Émanciper l’État des religions
Le progrès des droits humains s’est toujours accompli à l’encontre des religions et c’est pourquoi la subordination des religions aux lois civiles est essentielle. Les débats actuels sur le mariage entre conjoints de même sexe et sur la mort dans la dignité n’en sont que les exemples les plus récents. Ce n’est qu’en étant indépendant des religions que l’État peut agir comme moteur de progrès social.
Cette autonomie de l’État est ce qui distingue la laïcité de la simple neutralité. Pour reprendre les mots du philosophe et politologue belge Vincent de Coorebyter, « on peut résumer la différence entre ‘’neutralité’’ et ‘’laïcité’’ comme une différence entre liberté et émancipation ».
C’est cette émancipation qu’il faut viser et c’est ce que vise la laïcité. La notion de neutralité religieuse hors de la laïcité est au mieux incomplète et ambigüe, au pire dangereuse pour la démocratie.
Une loi sur le vêtement
L’une des principales dispositions du projet de loi 62 vise à ce que les services publics soient donnés et reçus à visage découvert. Cet article étant le seul à avoir une réelle portée, il faut donc reconnaître qu’il s’agit bel et bien d’un projet de loi sur le vêtement et, par surcroît, sur un vêtement religieux, quoi qu’en dise la ministre de la Justice, Stéphanie Vallée, qui affirme ne pas vouloir d’une «loi sur le linge».
Le plus étonnant est que la justification de cette disposition ne repose ni sur la laïcité ni sur la neutralité mais sur la sécurité, l’identification et la communication, ce qui n’a rien à voir avec la neutralité religieuse qui est pourtant la raison d’être du projet de loi!
Cette contradiction résulte du refus du gouvernement de légiférer sur le port de signes religieux ostentatoires. On s’attendrait à ce que, au minimum, tout projet de loi sur la neutralité religieuse proscrive le port de signes religieux par les personnes en autorité, ce qui doit inclure les enseignants et les éducatrices en services de garde. Pour être réelle, la neutralité doit en effet être apparente et cela passe par la proscription d’affichage religieux de la part des salarié-e-s de l’État.
Le fait de laisser certaines personnes afficher leurs croyances religieuses n’est pas neutre puisque cela privilégie les religions ou les personnes qui choisissent un tel affichage.

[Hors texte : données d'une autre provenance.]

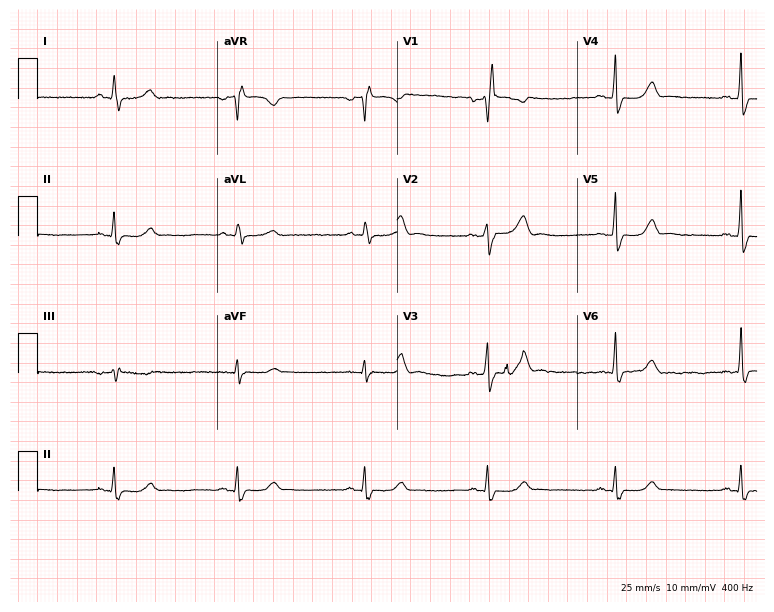
12-lead ECG from a woman, 75 years old. Shows right bundle branch block, sinus bradycardia (a sinus rate of 50 beats per minute or less).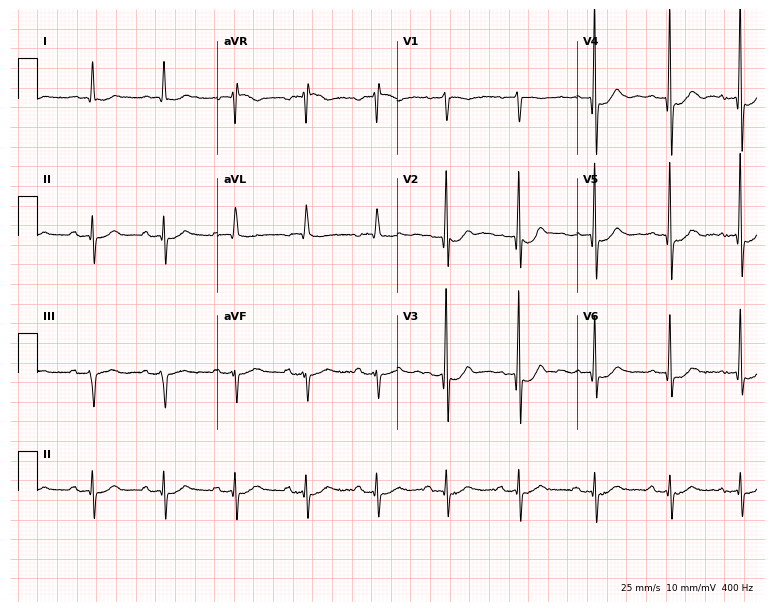
12-lead ECG (7.3-second recording at 400 Hz) from a male, 85 years old. Screened for six findings — first-degree AV block, right bundle branch block, left bundle branch block, sinus bradycardia, atrial fibrillation, sinus tachycardia — none is recorded.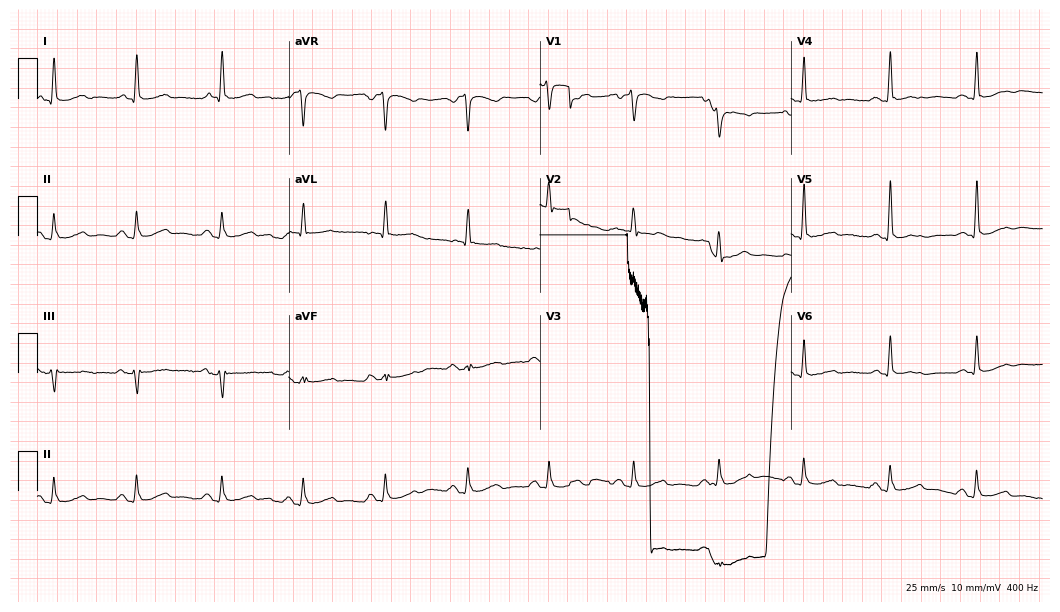
Electrocardiogram (10.2-second recording at 400 Hz), a 71-year-old woman. Overall reading on record: normal ECG.

Comme le soulignait l’ex-juge à la Cour suprême du Canada Claire l’Heureux Dubé, le port de signes ou de vêtements religieux relève de la liberté d’expression et non de la liberté de religion.
Accepter l’expression vestimentaire des croyances religieuses ne peut que conduire à l’accepter également pour les personnes dont la tradition vestimentaire est moins stricte. Comment pourra-t-on empêcher, sans violer la liberté d’expression et l’égalité pour tous, que d’autres employé-e-s arborent un vêtement avec des messages tels «Jésus est mon Sauveur» ou encore «Dieu n’existe pas»?
On ne peut donc que souhaiter au projet de loi 62 le même sort que celui advenu au projet de loi 59 sur le discours haineux, c’est-à-dire son retrait pur et simple et son remplacement par une véritable loi sur la laïcité de l’État.